This is easy, delicious, complex in flavor, and is great change from all of those holiday sweets. Use a combination of fresh and dried fruits; it’s all very flexible. Serve warm–as a dessert with a dollop of creme fraiche, or as a condiment for main course meats.
Note: cook at 250 degrees for several hours–I recommend 5 hours.
Ingredients:
Fruits:
4 medium to large fresh apples, cored and chopped (it’s fine to leave the peel on) OR 1 1/2 cups of applesauce
2 cups total of dried fruit in small pieces, such as figs, prunes, raisins, dried cranberries, and anything else that catches your fancy (note: scissors make quick work of this)
1 lemon–juice and peel (grated or chopped fine)
optional: fresh, canned, or dried pineapple, chopped
Spices:
1 teaspoon cinnamon
1/2 teaspoon ginger
1/2 teaspoon nutmeg
Liquid:
3/4 cup of water or fruit juice (cider, orange, pineapple–whatever you have)
Method:
Preheat oven to 250 degrees.
Combine fruit and spices in a 9×13″ glass pan.

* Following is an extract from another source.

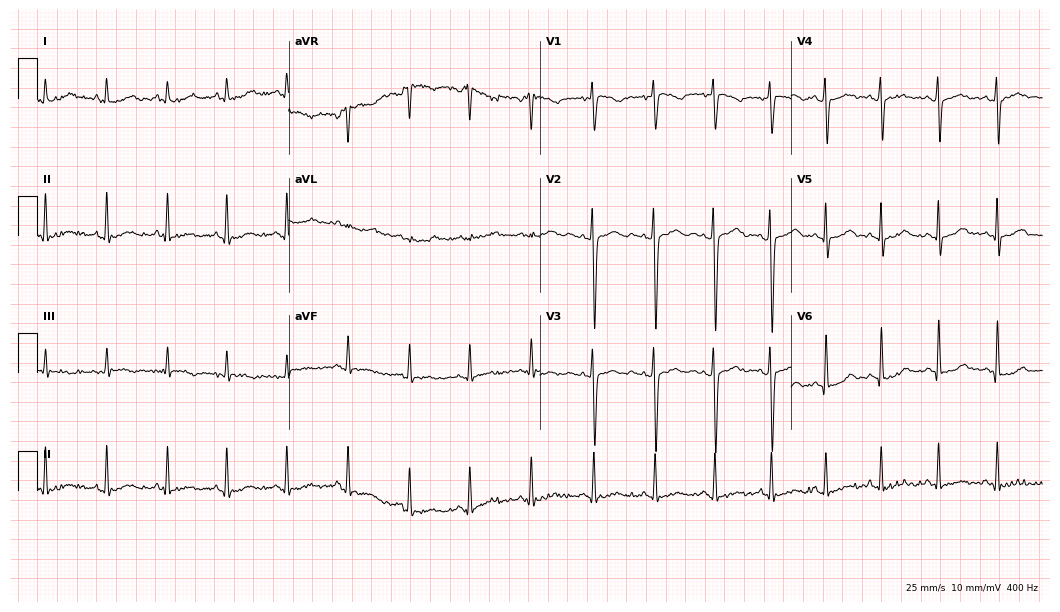
Resting 12-lead electrocardiogram (10.2-second recording at 400 Hz). Patient: a female, 18 years old. None of these six findings is recorded: first-degree AV block, right bundle branch block, left bundle branch block, sinus bradycardia, atrial fibrillation, sinus tachycardia. Findings outside these six are not listed.

Add enough liquid so that its 1/4″ to 1/2″ deep on the bottom of the pan.
Bake for 20-30 minutes or until everything is hot, then cover with aluminum foil to keep the fruit from drying out.
Stir every hour or so until done.
The long baking time softens the fruit and gives the flavors time to mingle. Bland after 1 hour, this is delicious after 3, 4, or 5 hours.